» **What this task involves**:
In the material below, find the line with "Jane Goodall, britische" and the line with "Voorgevel van de Waalse kerk te Zwolle". Output exactly those two lines and all lines between them, leaving out pictures.
[[ Material for the task, beginning ]]
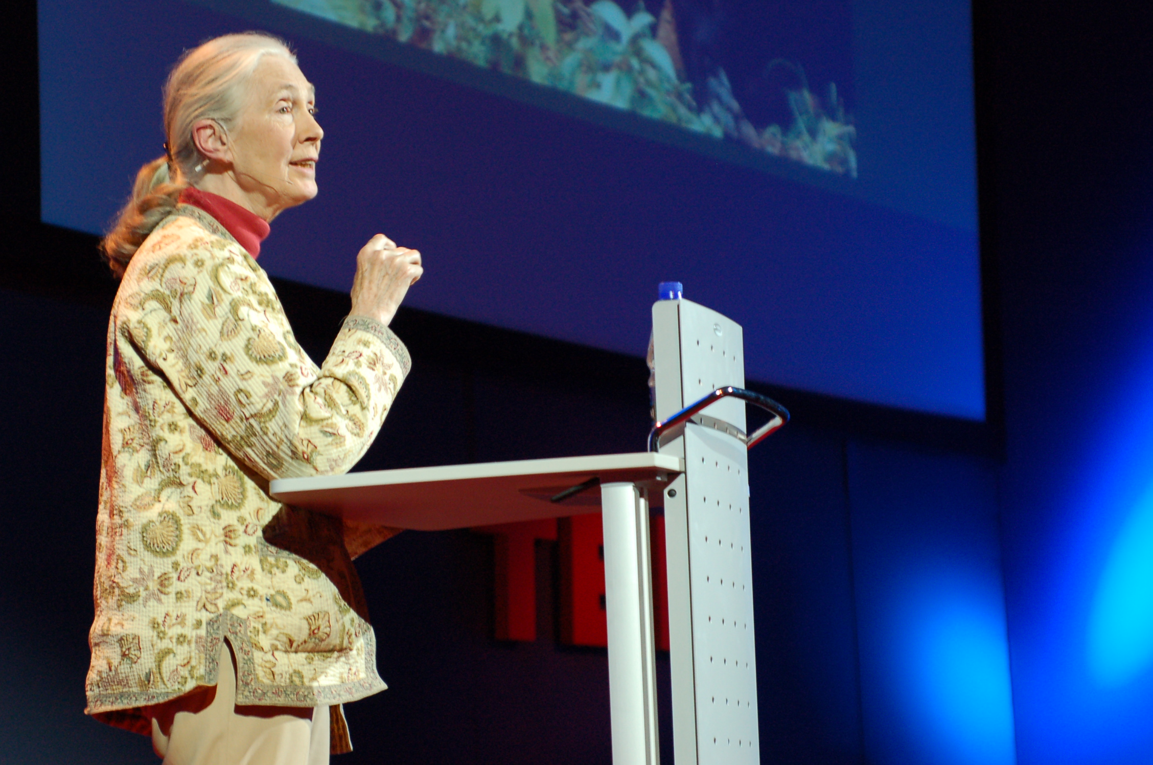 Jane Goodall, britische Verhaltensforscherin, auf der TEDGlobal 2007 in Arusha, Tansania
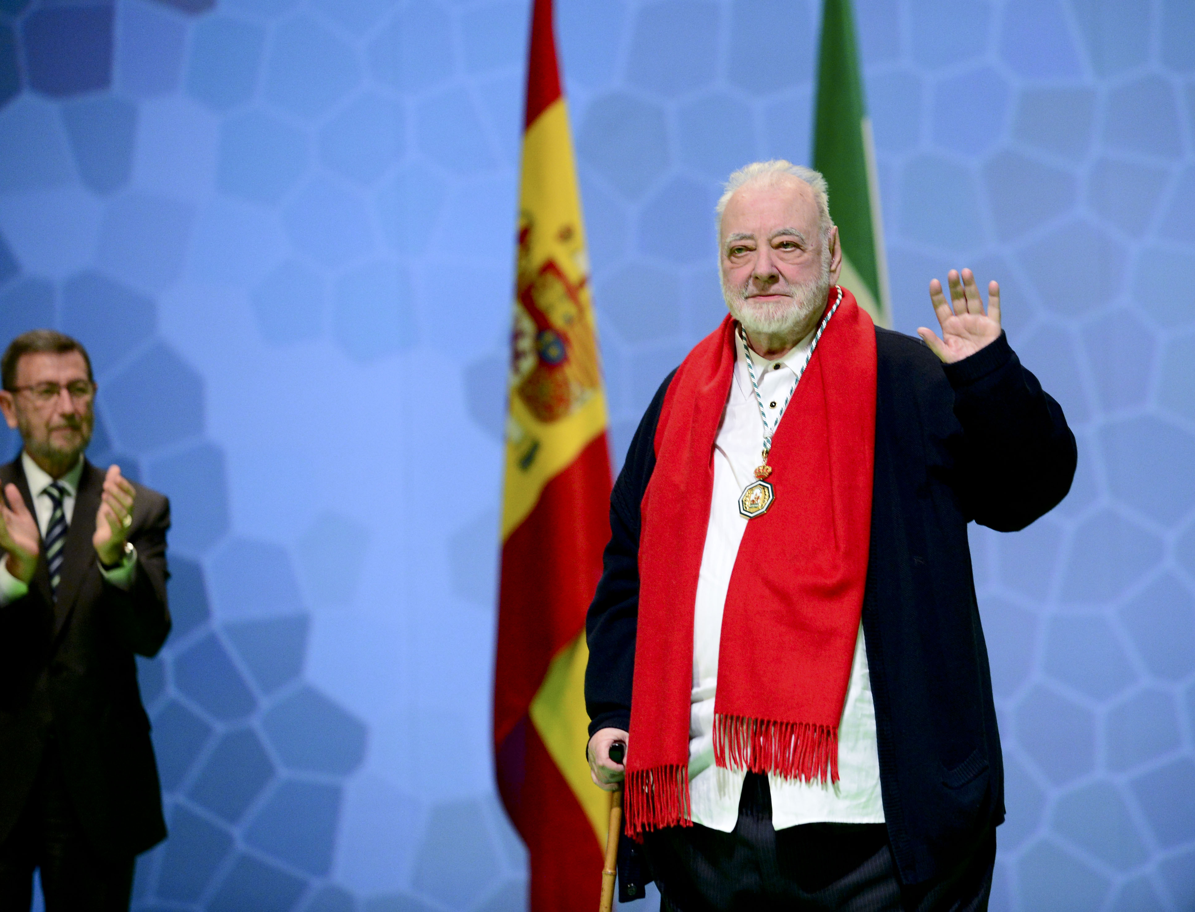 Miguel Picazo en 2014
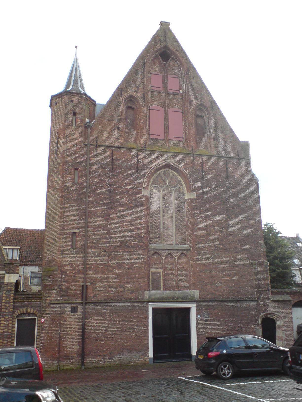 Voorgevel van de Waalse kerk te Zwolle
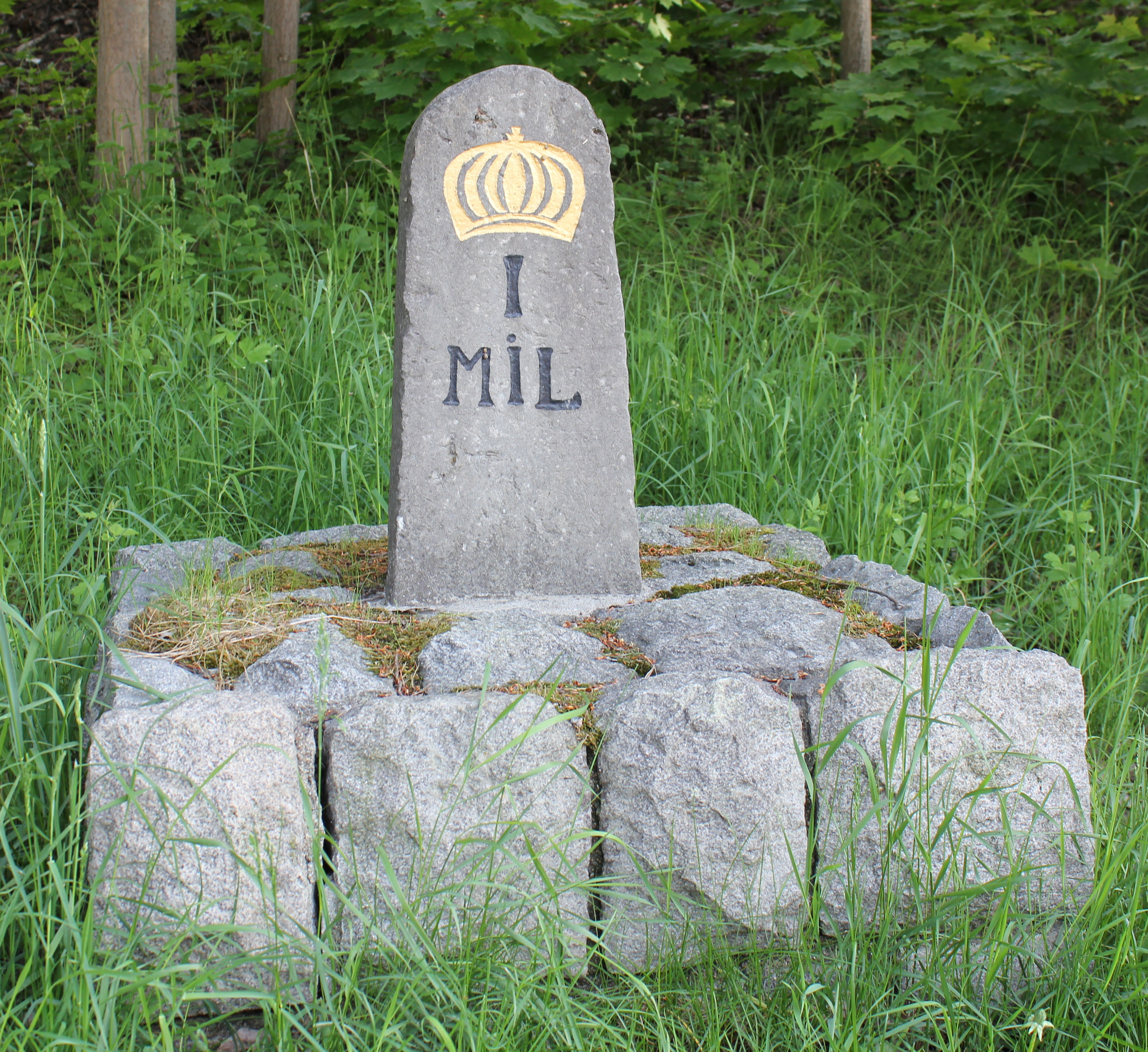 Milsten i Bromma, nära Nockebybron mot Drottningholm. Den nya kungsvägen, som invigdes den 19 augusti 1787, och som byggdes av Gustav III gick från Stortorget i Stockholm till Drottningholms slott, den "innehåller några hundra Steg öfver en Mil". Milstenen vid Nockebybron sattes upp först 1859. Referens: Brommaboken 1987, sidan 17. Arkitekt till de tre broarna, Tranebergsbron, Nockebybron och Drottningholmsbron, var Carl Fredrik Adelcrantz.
[[ Material for the task, end ]]
[[ Material for the task, beginning ]]
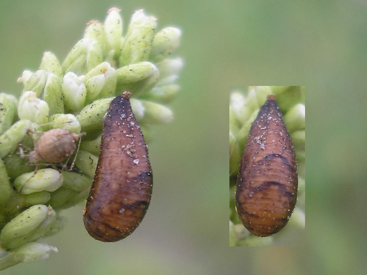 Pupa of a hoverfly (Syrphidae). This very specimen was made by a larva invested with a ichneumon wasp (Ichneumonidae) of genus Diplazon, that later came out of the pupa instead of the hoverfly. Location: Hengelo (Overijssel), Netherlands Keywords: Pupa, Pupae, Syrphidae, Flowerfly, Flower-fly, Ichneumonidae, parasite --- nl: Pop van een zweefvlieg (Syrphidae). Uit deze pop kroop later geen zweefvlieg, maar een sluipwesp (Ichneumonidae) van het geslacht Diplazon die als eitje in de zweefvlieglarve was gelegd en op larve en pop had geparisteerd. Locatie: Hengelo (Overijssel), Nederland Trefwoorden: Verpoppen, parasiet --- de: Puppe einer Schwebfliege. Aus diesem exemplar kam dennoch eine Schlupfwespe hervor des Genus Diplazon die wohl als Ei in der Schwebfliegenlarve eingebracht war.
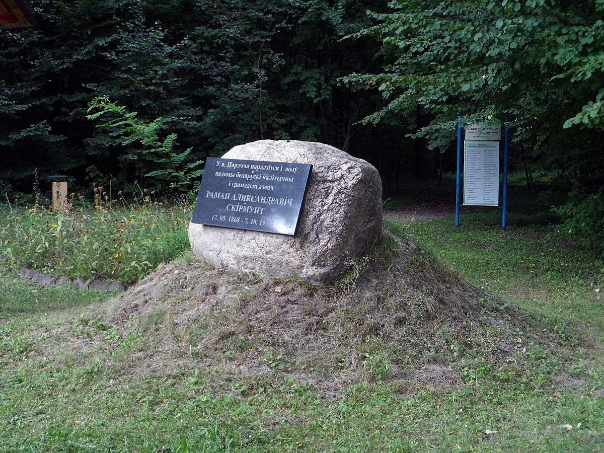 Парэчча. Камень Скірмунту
[[ Material for the task, end ]]
[[ Material for the task, beginning ]]
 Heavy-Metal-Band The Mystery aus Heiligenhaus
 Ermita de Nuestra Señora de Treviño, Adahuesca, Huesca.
[[ Material for the task, end ]]
» **Response**:
 Jane Goodall, britische Verhaltensforscherin, auf der TEDGlobal 2007 in Arusha, Tansania
 Miguel Picazo en 2014
 Voorgevel van de Waalse kerk te Zwolle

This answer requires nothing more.